Dalla giornata del 1° maggio, dedicata al lavoro, alla promozione del suo diritto per chi non lo ha ed al miglioramento delle condizioni di quello esistente, dobbiamo certo riprendere con decisione il discorso sulla necessità che ogni essere umano abbia un’attività in grado di permettergli di esprimere in essa la propria personalità e di ricavarne il necessario per vivere.
Trovare le modalità per rendere finalmente reale una tale esigenza è possibile e dunque dev’essere per tutti un dovere politico perché alle persone non dobbiamo dare un reddito ma un lavoro di cittadinanza come diritto reale.
La responsabilità sociale deve vederci impegnati in un’equa retribuzione e redistribuzione del lavoro.
Vorrei tuttavia allargare un po’ tale schematica considerazione con delle riflessioni estese al sistema di vita che ci siamo dati e al modo di renderlo più giusto ed umano.
Se la cultura è capacità di pensiero, memoria, riflessione, informazione, relazione, immaginazione, creazione di concetti, principi, valori e modelli comportamentali funzionali ad un vivere positivo per tutti, ci sono momenti in cui, osservando i paradigmi della società, dobbiamo pure chiederci quale sia il livello culturale dell’epoca in cui viviamo.
Indubbiamente ogni momento storico ha sempre avuto persone votate al bene comune ed altre prese da egoismi difficilmente comprensibili.
Probabilmente anche il nostro tempo non fa eccezione, ma gli episodi terribili di violenza che lo attraversano a volte riescono a toglierti il sonno.
La produzione indiscriminata di armi, l’invito all’aggressività presente in ogni forma di comunicazione scritta sul web, nelle immagini o nei filmati dei media, ma anche semplicemente nell’uso del linguaggio sono allo stesso tempo la causa e lo specchio di una società che probabilmente non sa più vedere il discrimine tra il bene ed il male.

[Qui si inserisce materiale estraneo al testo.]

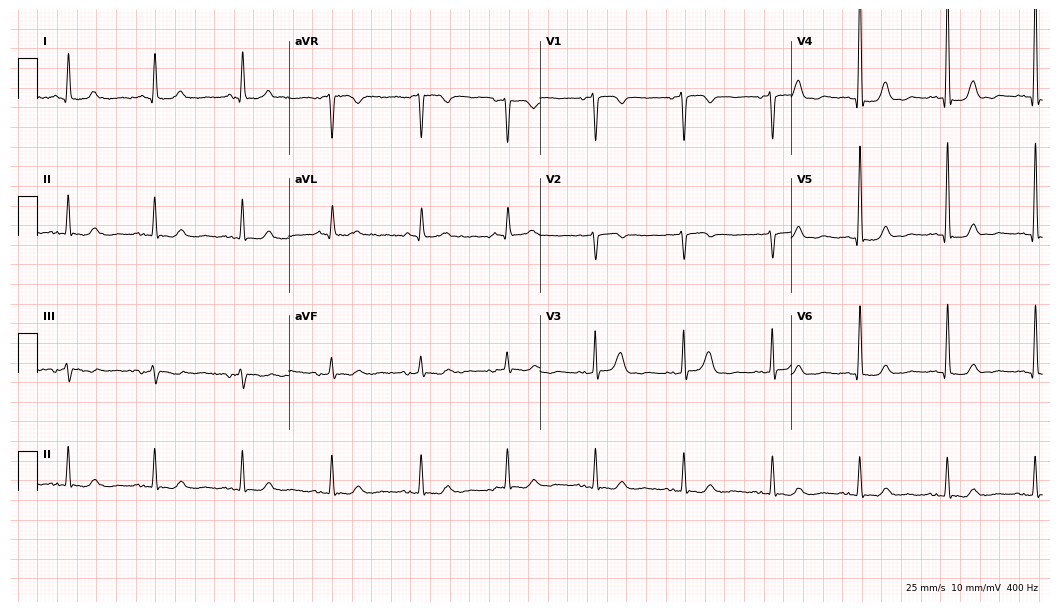
Standard 12-lead ECG recorded from a female patient, 73 years old. Read as a normal ECG.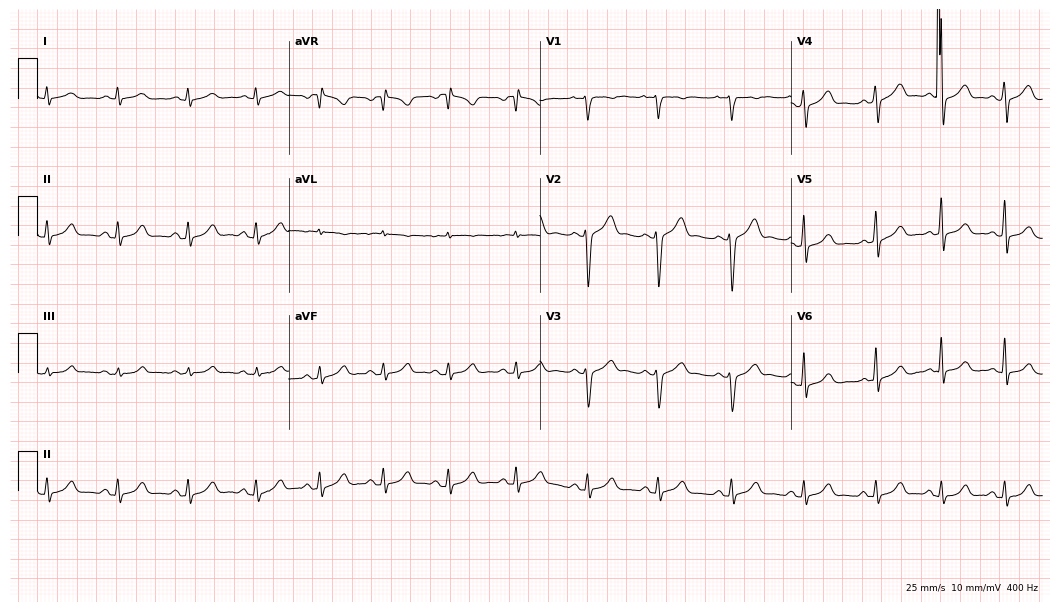
Resting 12-lead electrocardiogram. Patient: a 23-year-old female. None of these six findings is recorded: first-degree AV block, right bundle branch block, left bundle branch block, sinus bradycardia, atrial fibrillation, sinus tachycardia.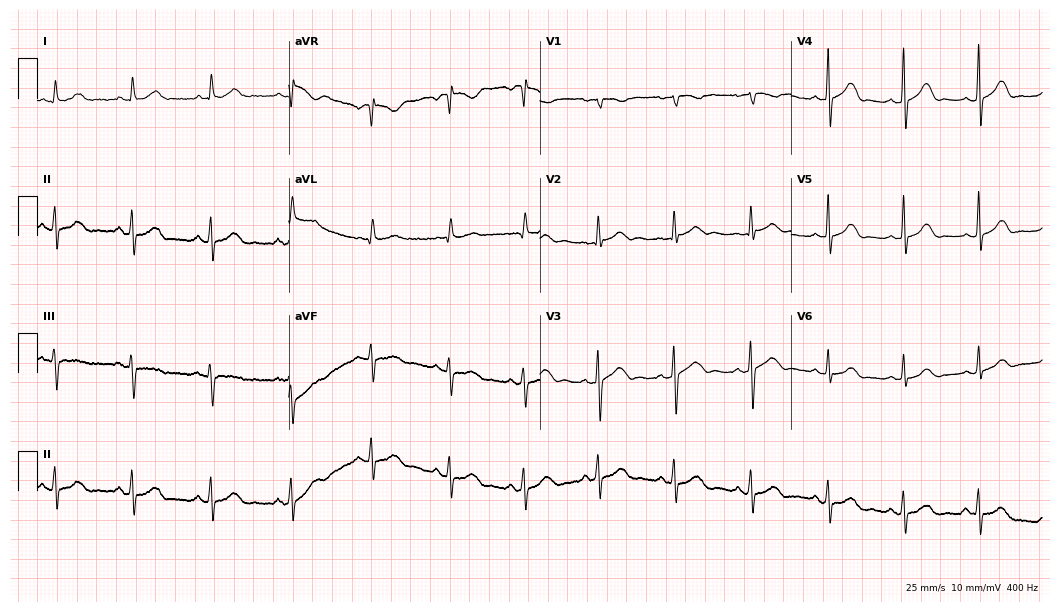
Electrocardiogram (10.2-second recording at 400 Hz), a 39-year-old female. Overall reading on record: normal ECG.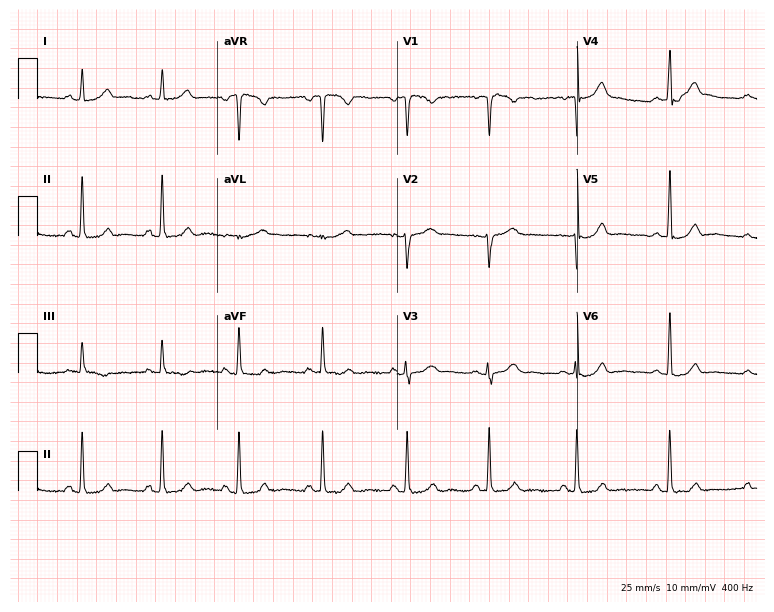
Standard 12-lead ECG recorded from a 28-year-old female patient (7.3-second recording at 400 Hz). None of these six findings is recorded: first-degree AV block, right bundle branch block (RBBB), left bundle branch block (LBBB), sinus bradycardia, atrial fibrillation (AF), sinus tachycardia. Findings outside these six are not listed.

Il terrorismo, il genocidio, le innumerevoli guerre locali diffuse su tutto il pianeta, la violenza di genere, perfino l’omicidio praticato per futili motivi, i respingimenti di quanti fuggono da persecuzioni, bombardamenti, carestia, guerra, miseria, discriminazione e disuguaglianza estrema capace di generare morte per fame sono fenomeni che dovrebbero interrogare le coscienze.
Esistono problemi cui non possiamo chiudere il nostro cuore facendo finta d’ignorarli e per i quali invece non possiamo smettere di cercare soluzioni umane e ragionevoli.
Se le questioni irrisolte sono così numerose e generano conflitti e brutalità, probabilmente il sistema culturale, economico, sociale e politico cui ci ispiriamo non riesce a gestire una convivenza accettabile ed abbiamo pertanto il dovere d’immaginare un’organizzazione diversa del mondo.
Stiamo distruggendo l’atmosfera, l’ambiente, le relazioni umane ispirati non al valore di ogni cosa presente ed utile sulla Terra, ma piegati piuttosto agli idoli del denaro accumulato, della ricchezza ostentata e di un labile edonismo individualistico.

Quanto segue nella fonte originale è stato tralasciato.